Ancestral haplotypes reveal the role of the central MHC in the immunogenetics of IDDM.

Author information

1
Department of Clinical Immunology, Royal Perth Hospital, Western Australia.

Abstract

The major histocompatibility complex (MHC) contains multiple and diverse genes which may be relevant to the induction and regulation of autoimmune responses in insulin dependent diabetes mellitus (IDDM). In addition to HLA class I and II, the possible candidates include TNF, C4, and several other poorly defined polymorphic genes in the central MHC region.
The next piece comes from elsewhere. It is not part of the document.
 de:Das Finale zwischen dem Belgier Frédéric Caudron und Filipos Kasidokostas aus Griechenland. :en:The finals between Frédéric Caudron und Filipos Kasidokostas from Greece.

This study describes two approaches which take advantage of the fact that the relevant genes are carried by highly conserved ancestral haplotypes such as 8.1 (HLA-B8, TNFS, C4AQ0, C4B1, DR3, DQ2). First, three "diabetogenic" haplotypes (two Caucasoid and one Mongoloid) have been compared and it has been shown that all three share a rare allele of BAT3 as well as sharing DR3, DQ2. In 43 sequential patients with IDDM the cross product ratio for BAT3S was 4.8 (p less than 0.01) and 6.9 for HLA-B8 plus BAT3S (p less than 0.001). Second, partial or recombinant ancestral haplotypes with either HLA class I (HLA-B8) or II (HLA-DR3, DQ2) alleles were identified. Third, using haplotypic polymorphisms such as the one in BAT3, we have shown that all the patients carrying recombinants of the 8.1 ancestral haplotype share the central region adjacent to HLA-B. These findings suggest that both HLA and non-HLA genes are involved in conferring susceptibility to IDDM, and that the region between HLA-B and BAT3 contains some of the relevant genes. By contrast, similar approaches suggest that protective genes map to the HLA class II region.

PMID:
1356098
DOI:
10.1007/bf00218041
[Indexed for MEDLINE]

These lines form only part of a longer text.